WASHINGTON (Reuters) - The Bush administration's strategy of having major lenders help design its plan to handle the subprime mortgage crisis means that it will avoid most litigation -- but not all, according to lawyers who specialize in constitutional and contract law.

"Can there be legal challenges based on it? I think that there can," said Don Chase of the New York firm Morrison Cohen LLP. "To the extent that you're compelling a segment of people to essentially swallow the loss ... there's a constitutional argument to be made there."

"Any time that you're talking about billions of dollars being lost in the market, there's the smell of lawsuits," he said.

The plan, which Treasury Secretary Henry Paulson announced on December 4, would freeze rates on subprime adjustable rate mortgages for borrowers who cannot afford a loan's built-in interest rate spike.

Many of the people whose interest rates will be frozen would have been contractually obligated to pay higher rates but they would also avoid foreclosure -- which means the homeowner is out in the cold but also means the lender is responsible for an empty house instead of receiving a steady flow of cash.

"You start from the point that the president and officials are negotiating with lenders and others about what they would expect," said Chase. "They (lenders) may decide that this is better than nothing (foreclosure) or that this is a reasonable compromise."

"I'm sure there are people with calculators trying to figure out how this will affect them," he said.

LEGAL COVER

Barry Sher, of the law firm Paul Hastings, said owners of mortgage-backed securities may well file suit. "You're likely to have litigation over the plan because you are altering contractually established rights," he said.

The plan has been endorsed by the American Securitization Forum, which represents investors and mortgage securitizers. Their support is expected to give some legal cover in the case of suits.

Joshua Schwartz, of the George Washington University law school, argued that the sheer expense of foreclosing and the stringent criteria to take advantage of the rate freeze meant that lenders would be major beneficiaries of the plan.

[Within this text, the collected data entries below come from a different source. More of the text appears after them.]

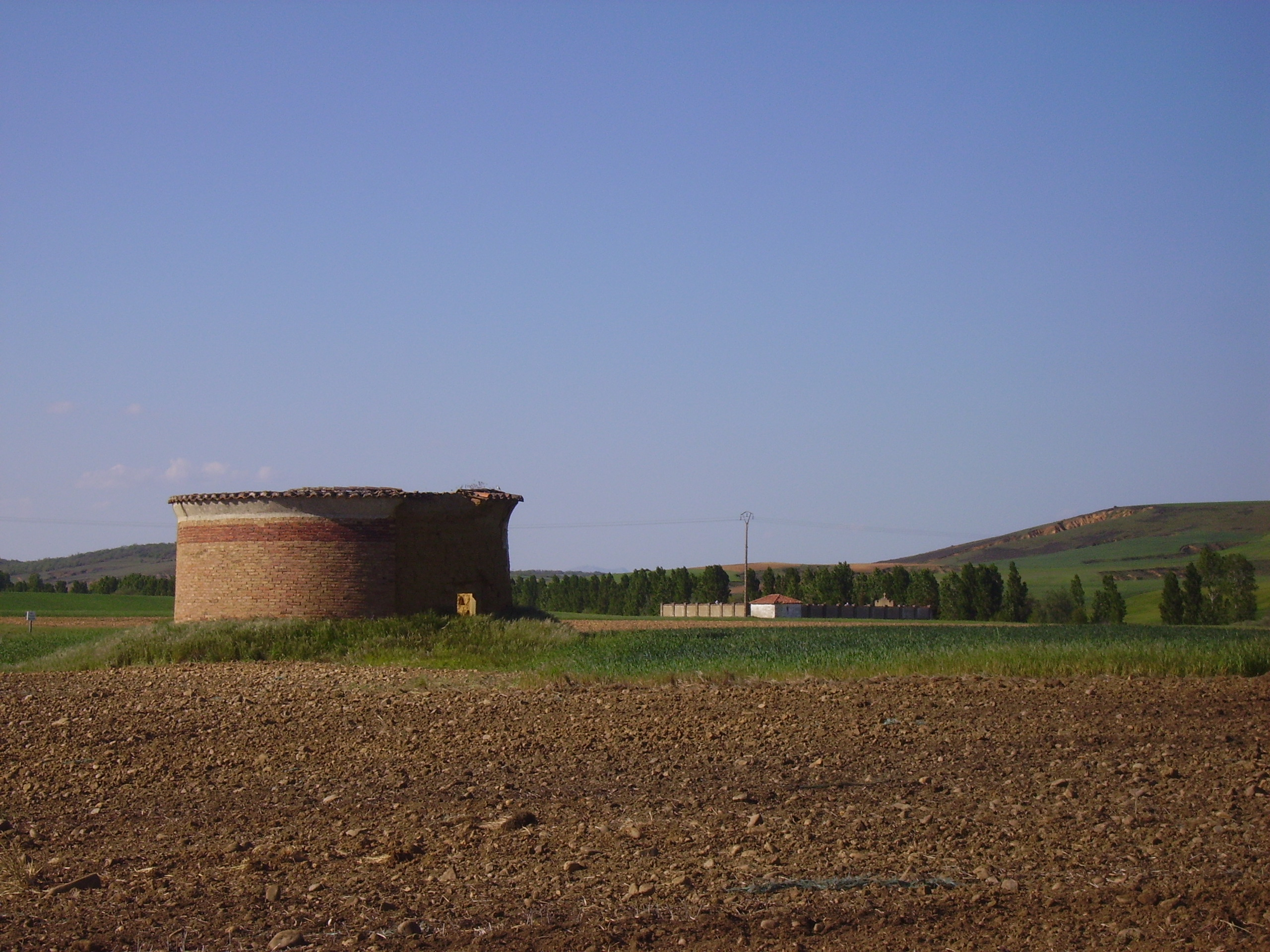 Uno de los palomares situado en Quintanilla de Onsoña
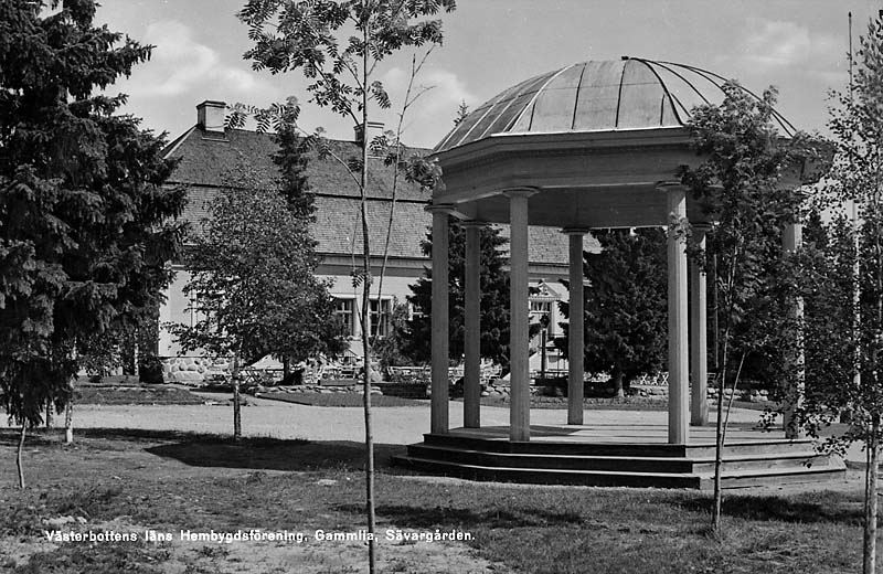 Sävargården, Gammlia.; Bruksherrgård; Byggnadsverk; Slott och herrgårdar
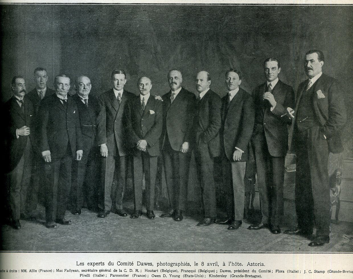 Budget du Reich Allix Mac Fadyean Houtart Francqui Dawes Flora Stamp Pirelli Parmentier Owen Kindersley
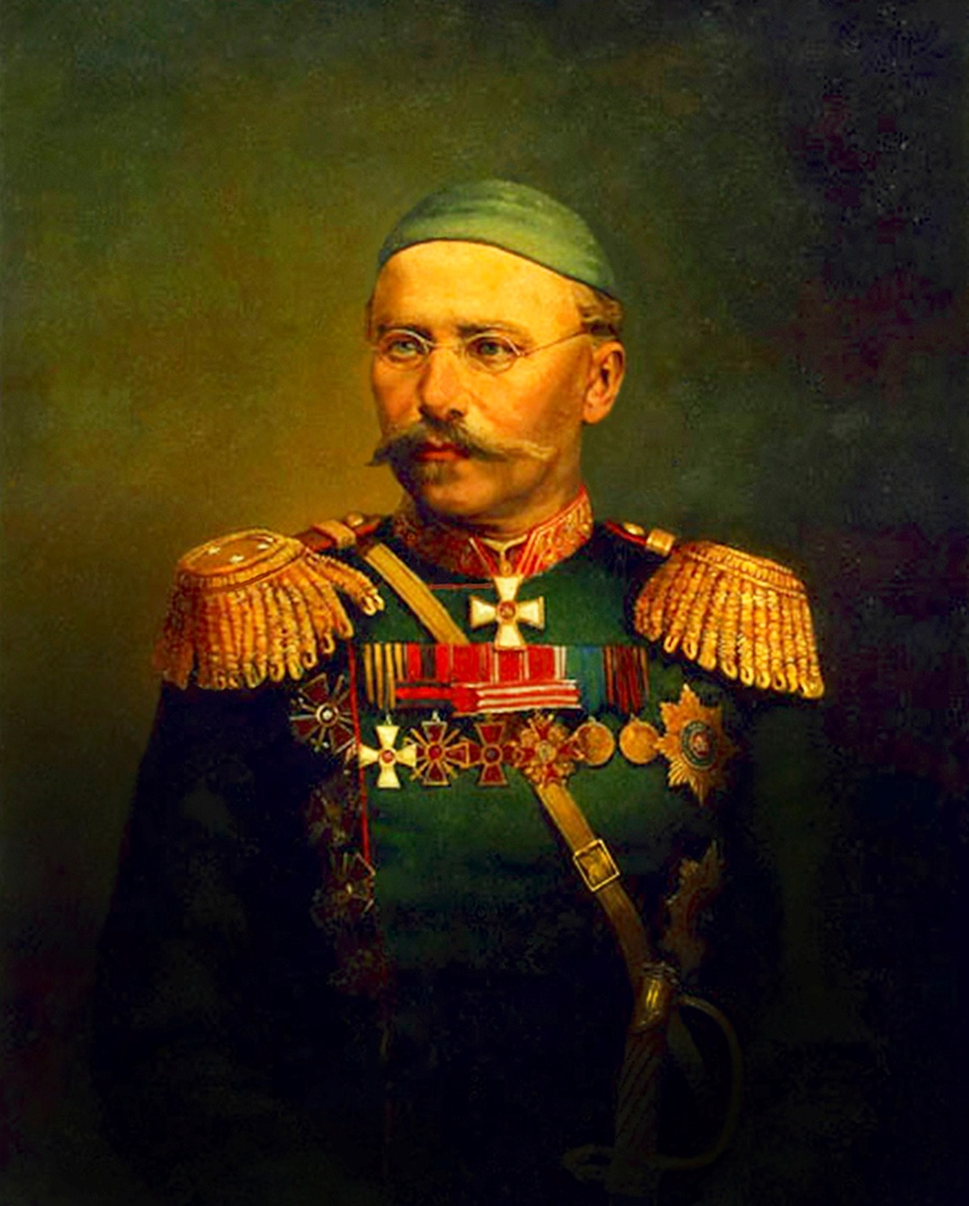 Тюрин Иван Алексеевич - Портрет генерала Александра Константиновича Абрамова
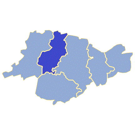 Powiat świebodziński - Gmina Lubrza

"My first inclination would be to say: What bailout?," he said, adding that the plan was negotiated rather than imposed by the government, that it was voluntary and that most people in trouble over their mortgages were not covered.

"The government encouraging banks to renegotiate loans isn't unconstitutional even if it reduces the value of mortgage-backed securities," he said. "It's not real clear to me there's a legal violation."

"Smart lenders don't like foreclosing," he said. "They need to be able to do it but, the idea is that there's some sweet spot where it's better for the industry to renegotiate rather than foreclose, so to some extent this is the industry doing what is in their self interest."